How we built it: Streaming data analytics

We created an automated system that notifies you when the sentiment of a tweet hashtag changes. The solution includes:

  • a service that listens for Dogecoin tweets
  • an ML model that processes each tweet to create a sentiment score
  • a real time notification service that sends messages to Slack when sentiment changes
  • a web app that prints the rolling average sentiment over the last 24 hours

We chose Dogecoin because it currently has a high volume of tweets. However, you could monitor any hashtag you are interested in and build an app that acts on information in real time.

The project builds a pipeline of raw and processed data. All the data (both raw and processed) are persisted to our data catalogue so you can use them in developing iterations of your ML models.

 

“Our goal was to demonstrate how much data you can stream, process and store on Quix at low cost.”

 

It’s a simple implementation — we’re sure you can do better — but our goal was to demonstrate how much data you can stream, process and store on Quix at low cost, due to our tightly integrated infrastructure, rather than demonstrating the quality of the services, ML model, or app.

 

Real time streaming data architecture

The architecture (figure 1) consists of a stream processing pipeline built using two topics and three deployments, and a web frontend built using data persisted to the data catalogue.

 

The solution contains 2 topics with persistence enabled, and 4 deployments

Figure 1. The solution contains 2 topics with persistence enabled, and 4 deployments

 

Streaming data cost management

Now that you’ve got a sense of the solution, let’s dive into each element’s configurations and costs. Quix offers a fully transparent, controllable and flexible cost model that ensures you only pay for what you use, and helps you use resources as efficiently as possible.

Perhaps the most important cost comparison is the Quix platform versus a DIY solution, or a collection of services (cloud compute, managed Kafka, storage, etc.). The expensive development time needed to set up infrastructure or configure multiple services to work together quickly runs up a project’s cost.

Our example project would cost 259.54 credits per month to run in production. In figure 2, we’ve broken down each major component into costs in credits and dollars per million messages.

 

Solution breakdown by cost category

Figure 2. Solution breakdown by cost category

 

As you can see, it costs 2.78 credits (just under 28 cents) to stream 1 million messages, 61.65 credits ($6.17) to process 1 million messages across 4 deployments, and 0.42 credits (4 cents) to store 1 million messages.

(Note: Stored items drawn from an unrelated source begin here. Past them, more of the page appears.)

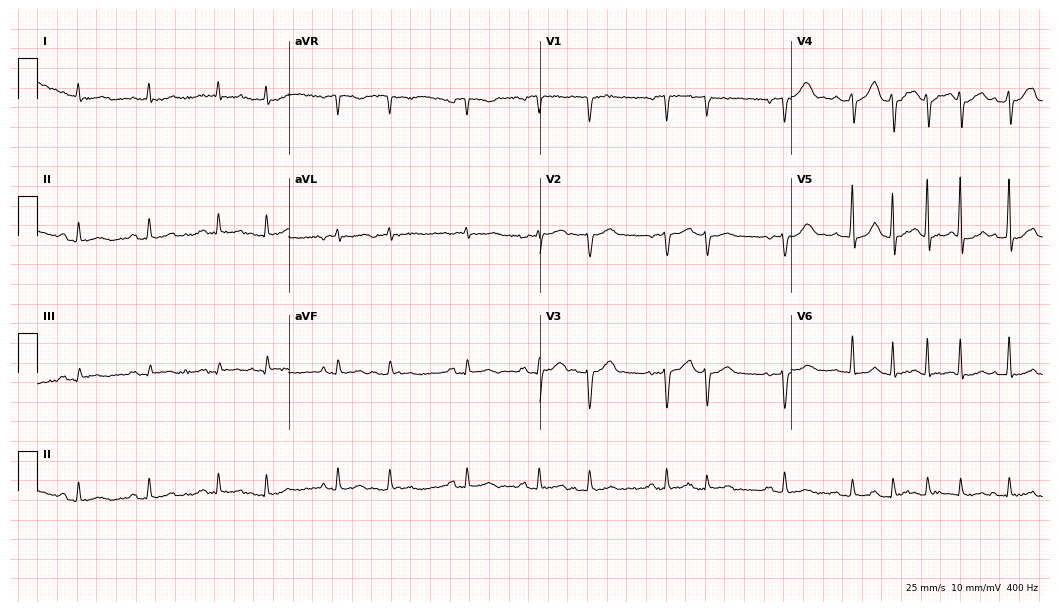
Resting 12-lead electrocardiogram. Patient: a 71-year-old female. None of these six findings is recorded: first-degree AV block, right bundle branch block (RBBB), left bundle branch block (LBBB), sinus bradycardia, atrial fibrillation (AF), sinus tachycardia. Findings outside these six are not listed.
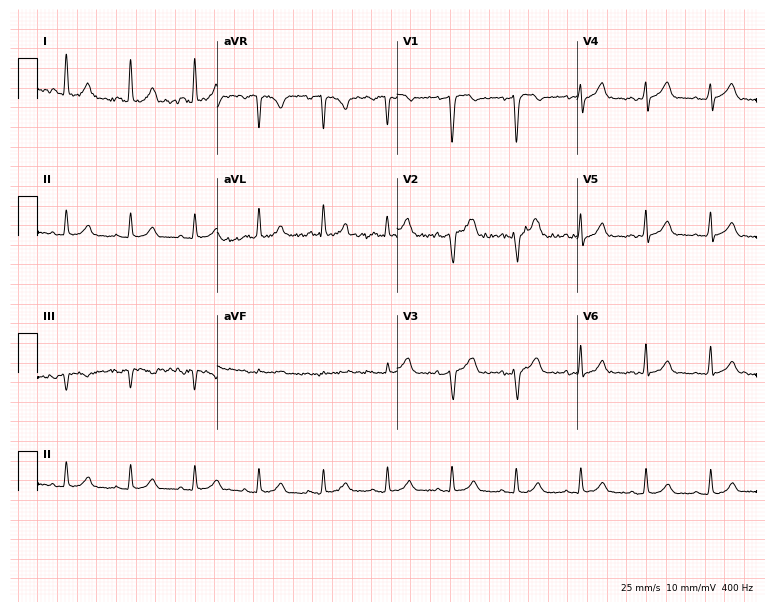
Standard 12-lead ECG recorded from a 59-year-old female (7.3-second recording at 400 Hz). None of these six findings is recorded: first-degree AV block, right bundle branch block, left bundle branch block, sinus bradycardia, atrial fibrillation, sinus tachycardia. Other findings, if any, are not listed.
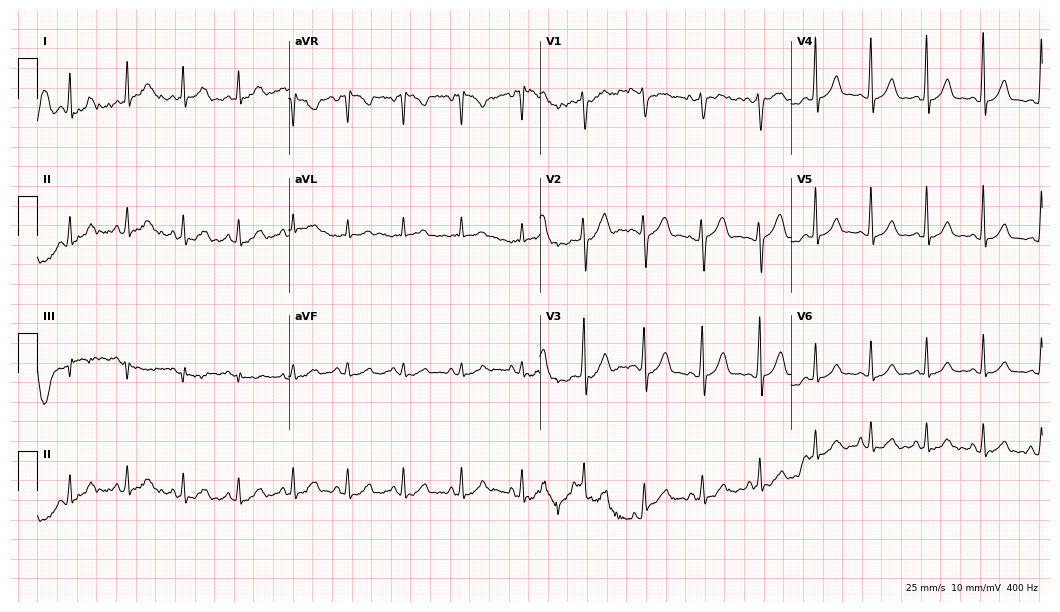
Standard 12-lead ECG recorded from a female, 48 years old (10.2-second recording at 400 Hz). The tracing shows sinus tachycardia (a sinus rate of 100 beats per minute or more).
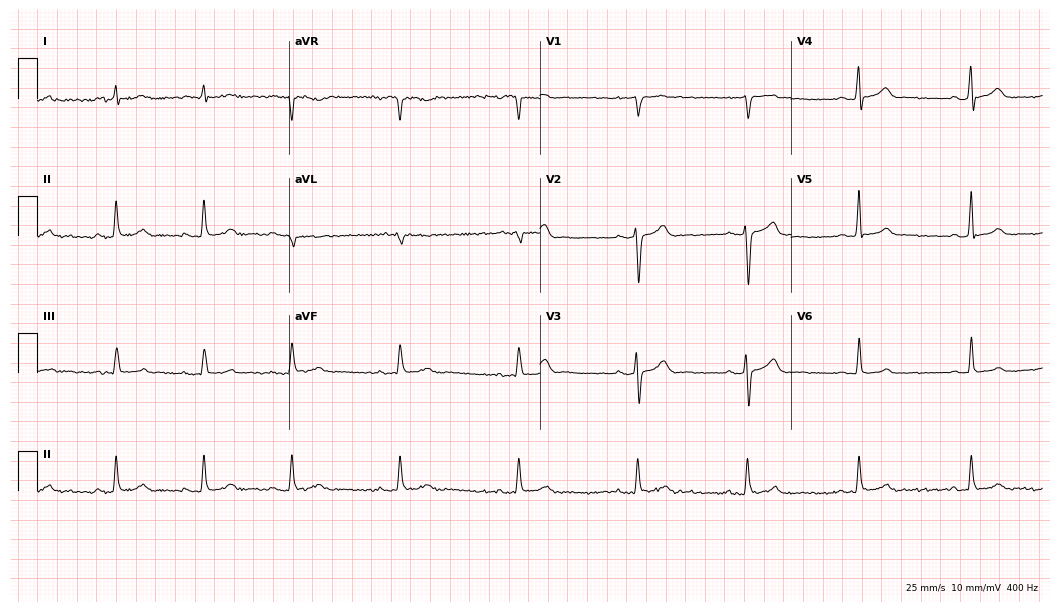
Electrocardiogram, a male patient, 45 years old. Overall reading on record: normal ECG.
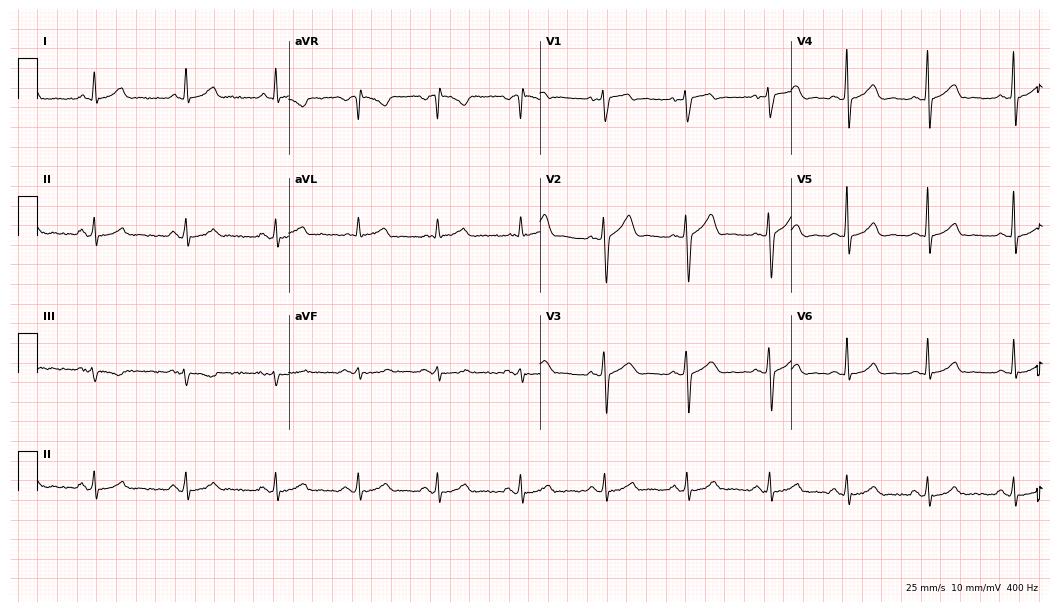
ECG — a male, 47 years old. Labelled as a normal ECG.
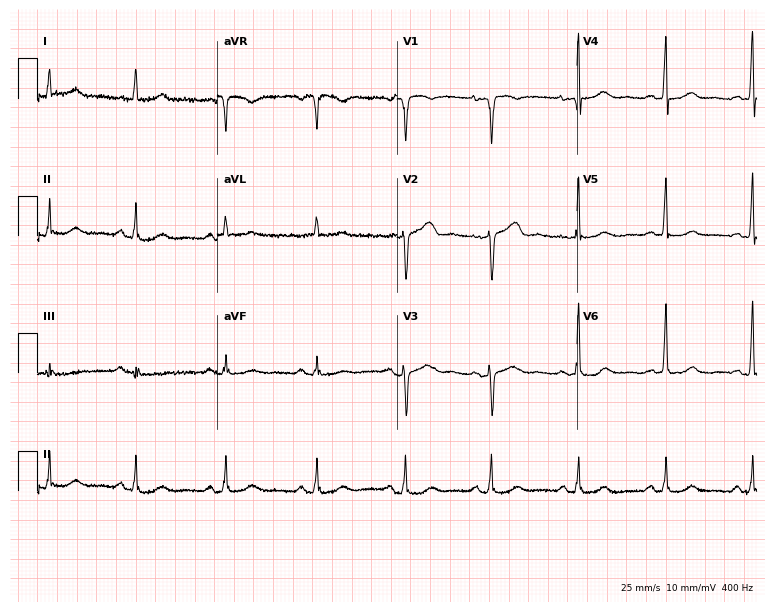
ECG (7.3-second recording at 400 Hz) — a female, 76 years old. Screened for six findings — first-degree AV block, right bundle branch block (RBBB), left bundle branch block (LBBB), sinus bradycardia, atrial fibrillation (AF), sinus tachycardia — none is recorded.
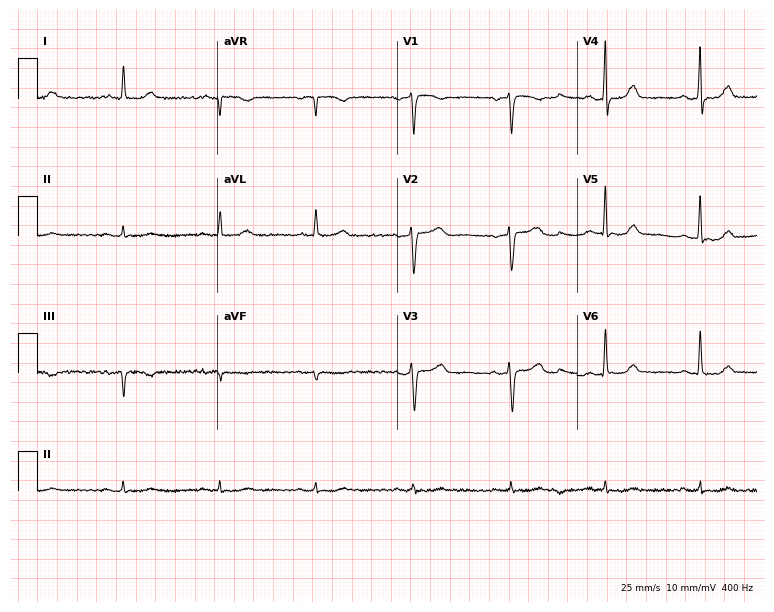
12-lead ECG from a woman, 60 years old. No first-degree AV block, right bundle branch block, left bundle branch block, sinus bradycardia, atrial fibrillation or sinus tachycardia recorded for this tracing.
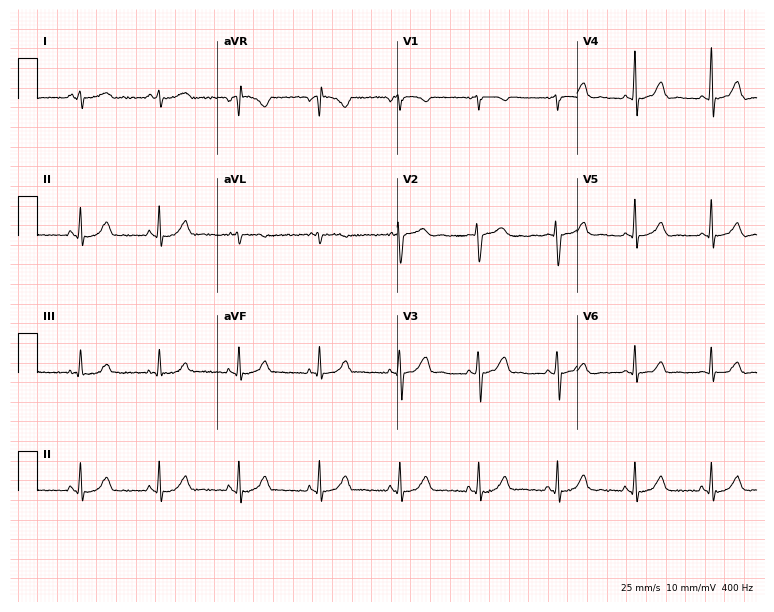
12-lead ECG from a 41-year-old woman. Labelled as a normal ECG.
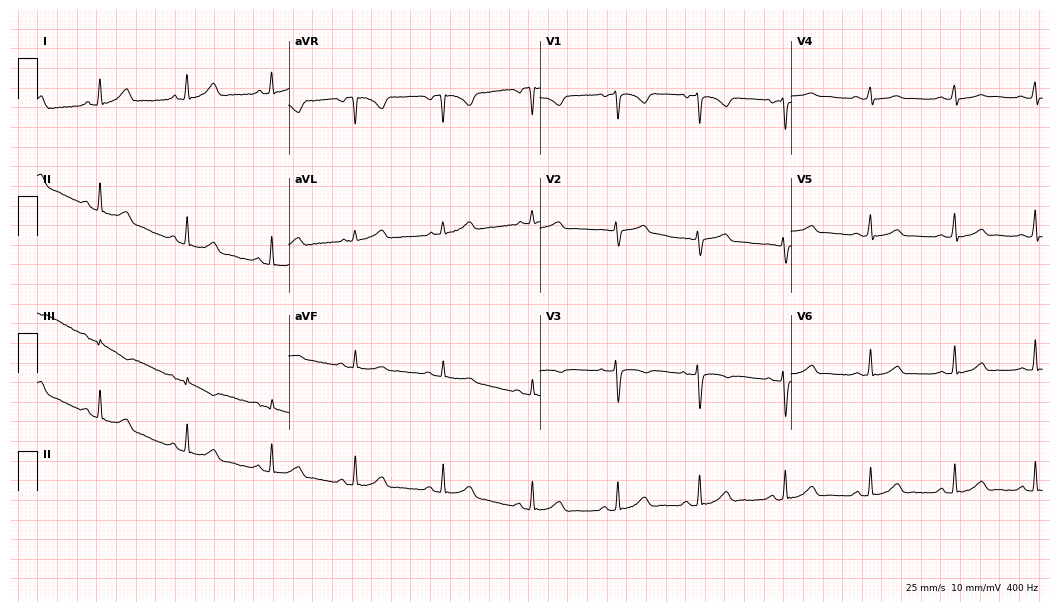
12-lead ECG (10.2-second recording at 400 Hz) from a 28-year-old female. Labelled as a normal ECG.
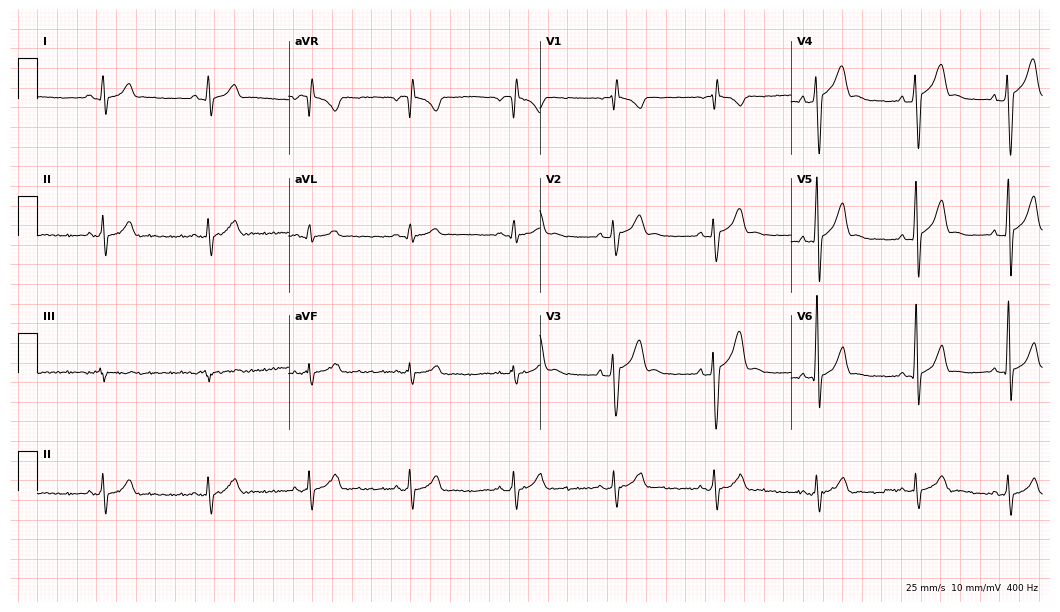
ECG — a 19-year-old male. Screened for six findings — first-degree AV block, right bundle branch block, left bundle branch block, sinus bradycardia, atrial fibrillation, sinus tachycardia — none is recorded. Other findings, if any, are not listed.
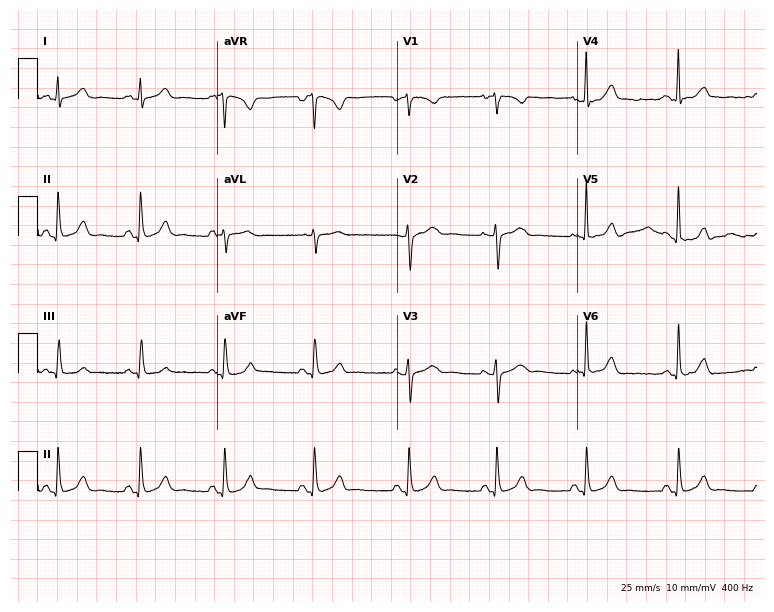
Standard 12-lead ECG recorded from a 40-year-old woman. Read as a normal ECG.
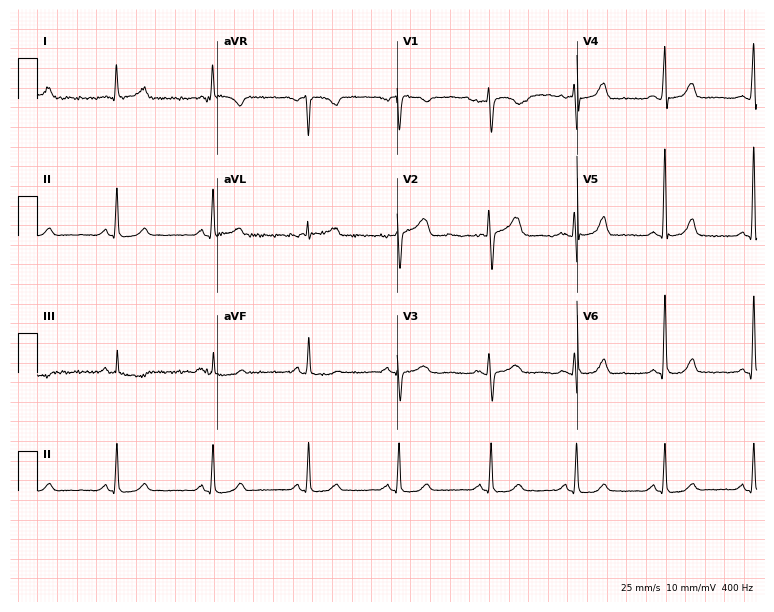
12-lead ECG from a female, 53 years old (7.3-second recording at 400 Hz). No first-degree AV block, right bundle branch block, left bundle branch block, sinus bradycardia, atrial fibrillation or sinus tachycardia recorded for this tracing.
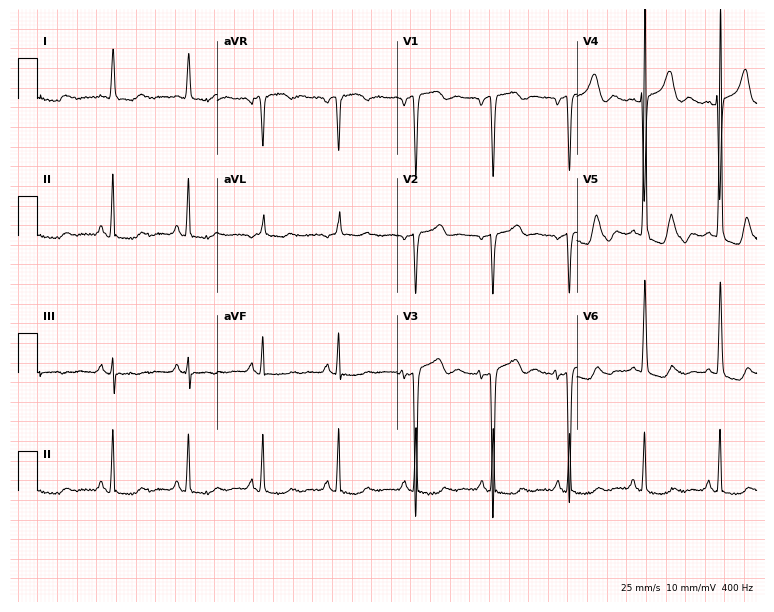
Electrocardiogram, a female patient, 64 years old. Of the six screened findings (first-degree AV block, right bundle branch block (RBBB), left bundle branch block (LBBB), sinus bradycardia, atrial fibrillation (AF), sinus tachycardia), none is recorded. Findings outside these six are not listed.
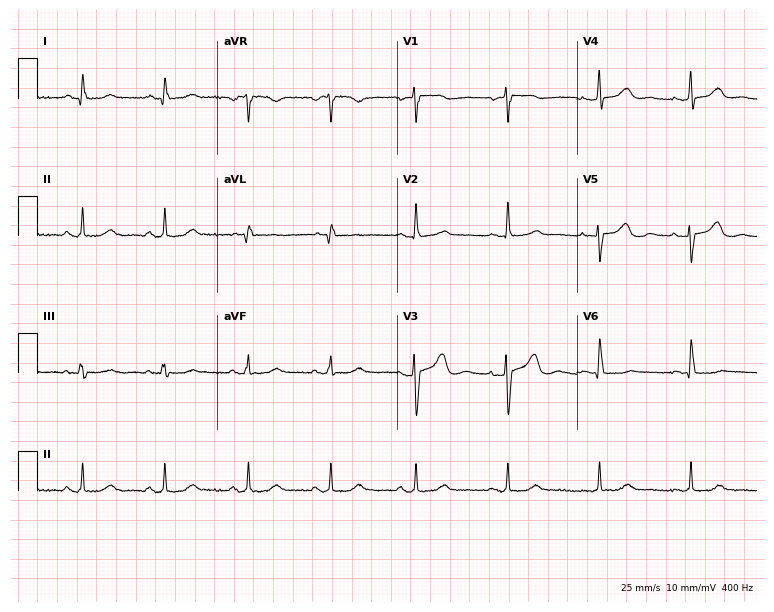
Resting 12-lead electrocardiogram. Patient: a 54-year-old female. None of these six findings is recorded: first-degree AV block, right bundle branch block (RBBB), left bundle branch block (LBBB), sinus bradycardia, atrial fibrillation (AF), sinus tachycardia. Findings outside these six are not listed.
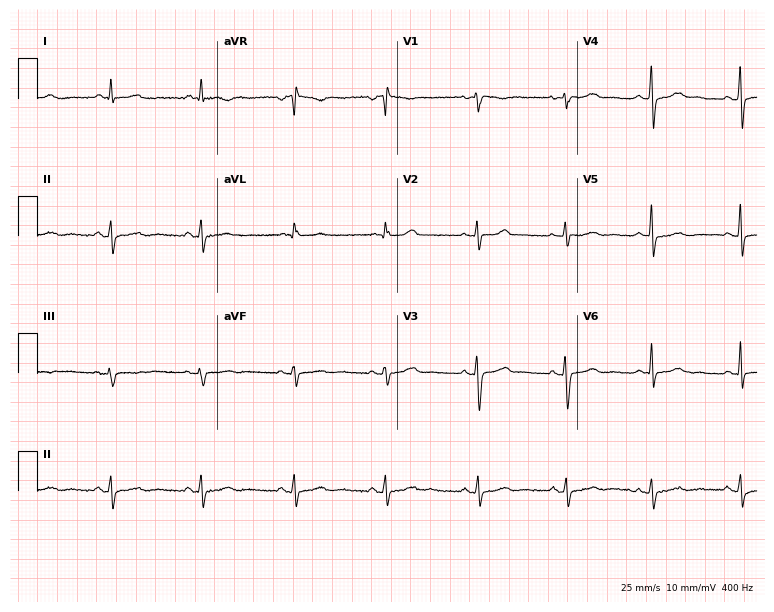
Electrocardiogram (7.3-second recording at 400 Hz), a 42-year-old female patient. Of the six screened findings (first-degree AV block, right bundle branch block, left bundle branch block, sinus bradycardia, atrial fibrillation, sinus tachycardia), none is recorded. Other findings, if any, are not listed.

Storage is particularly cheap here because there is a fixed cost of 71 credits ($7.10) per month for a workspace, which is required, but that includes 8GB HDD, so you’re only paying for the read, write and query costs. Beyond the workspace cost, you have 129 credits remaining to stream and process data.

Quix workspaces group all the components of one project (topics, projects, deployments and data) into one environment that is secured with a unique key. The workspace includes essential resources for operating your data infrastructure.

 

“Everything on Quix is usage based, and Quix lets you monitor all costs in real time so you can make the most of your resources.”

 

Like everything on Quix, workspaces are usage based, so if you only create a workspace for a day, then you’ll only pay for one day (about 24 cents). Quix lets you monitor all costs in real time so you can make the most of your resources and avoid costly surprises.

Now, let’s take a closer look at how the platform components work together.

 

Organizing and streaming data topics

At the heart of the solution is the Quix managed Kafka message broker, which is serverless, so you can create topics in a few clicks without provisioning any clusters. Topics let you stream data and build data pipelines.

Quix costs 5.9 credits per month for each topic, and 2.6 credits to stream 1GB of data in that topic (together, that’s 85 cents). Charges are fractional down to the millisecond and byte of data, so if you only create a topic for a minute, then you’ll only pay a fraction.

We created two topics (Figure 3) for this solution:

  1. An input topic (sentimentanalysis-twitter-stream) for streaming raw data from Twitter
  2. An output topic (sentimentanalysis-sentimentstats) for streaming the results of the SentimentAnalysis ML model

Both topics are persisted, which means that every message streamed on each topic is written to our data catalogue, together with its metadata. You can change this storage option with a toggle switch to further control data storage costs, which we’ll cover later.

 

Topics deployed and persisted

Figure 3. Topics deployed and persisted

 

Efficiently streaming to conserve data use

This example streams 2.75 million tweets into the input topic. Every tweet is processed by the ML model in a pub/sub pattern by reading raw data from the input topic, processing it, and writing results to the output topic. This means the output topic is also streaming 2.75 million tweets for a total of 5.5 million tweets streamed across the solution.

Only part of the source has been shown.